To alleviate the impact, we moved storage off the affected storage node and onto well-performing alternative nodes. As we started the migration, we prioritized moving the volumes that were used most heavily by multiple services. To improve migration throughput and reduce the number of stalled client connections that were piling up in the connections queue, our team began to temporarily disable access to repositories that resided on the storage segment that was under repair. To restore service as quickly as possible to customers whose repositories were blocked, we moved those repositories to different storage segments that were not in a self-repair mode. Furthermore, we shed additional load off our systems by disabling any non-critical services and operations.
The background repair operation took 5 days to complete due to the large size of the volumes and the concurrent load of client requests during this time. Ultimately, service to all customers was brought back to normal performance by moving hundreds of thousands of repositories to other storage nodes.
In parallel, we also opened a support issue with our storage vendor and began to make system and network configuration changes to further reduce the impact of the repair operation on our customers. Our team continued to work around the clock for several days after the initial outage to mitigate the effects of the storage system repair process to ensure that during the peak traffic window, the majority of customers would be able to continue to work using Bitbucket Cloud with improving performance.
In line with our company values and a spirit of transparency, we kept our users up to date with regular posts to our Statuspage and by responding to support requests that were opened via our support service desk.
What is being done to prevent this in the future?
Was any data lost during the incident?
No. The actions performed and the repair job itself were non-destructive in nature.

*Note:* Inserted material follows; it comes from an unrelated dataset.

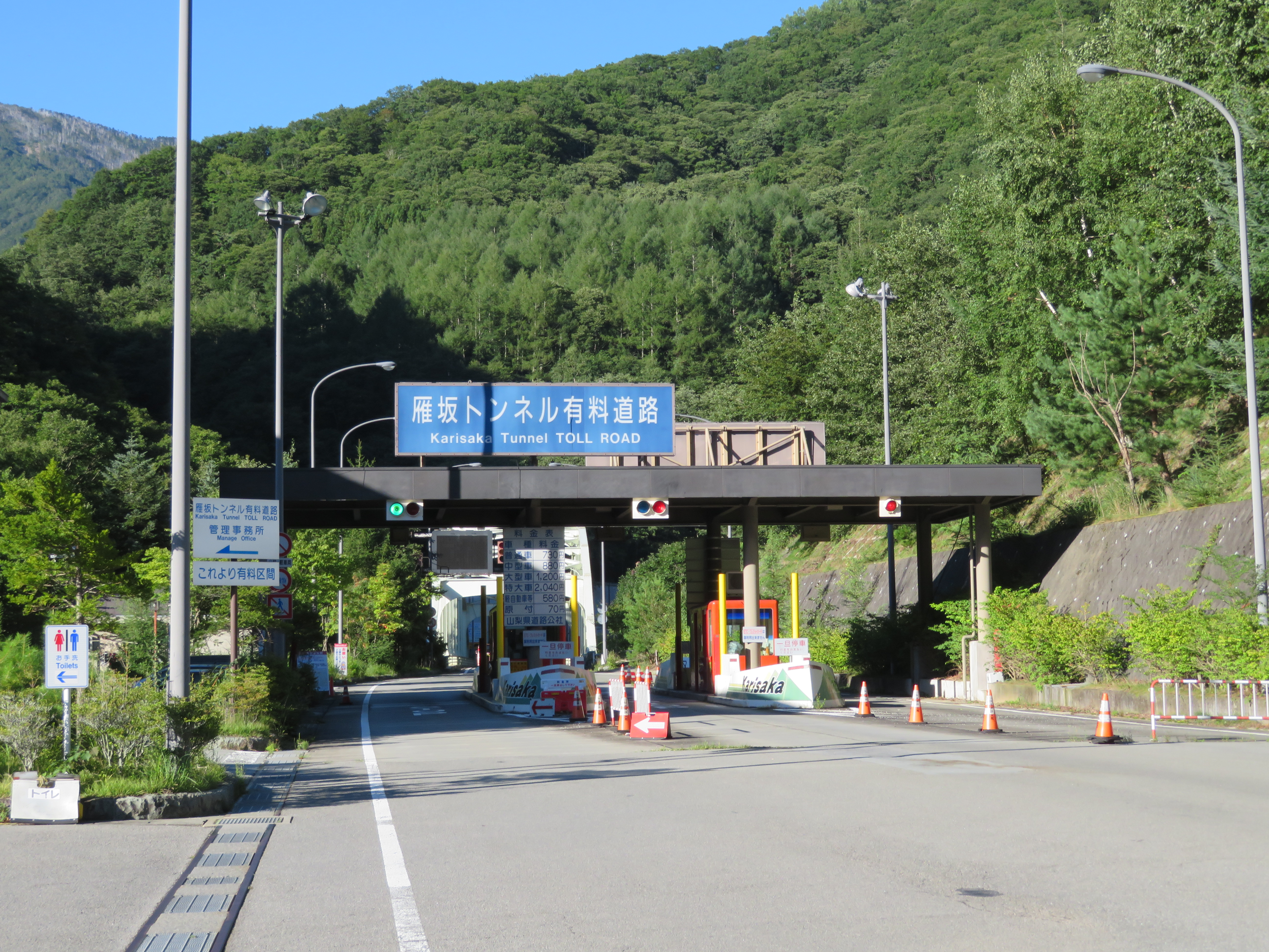 国道140号線雁坂トンネル有料道路料金所 Canon PowerShot SX720 HS

To the people affected by the outage, we apologize. We know that you rely on Bitbucket Cloud to keep your teams working and your businesses running and this incident was disruptive. Our systems and processes are designed to balance customer traffic and behind-the-scenes, automatic recovery from faults. However, in this case, we encountered a new performance impact from what would normally be a common storage system fault. We will continue to incorporate what we've learned from this event in the design and implementation of our systems and processes in the future.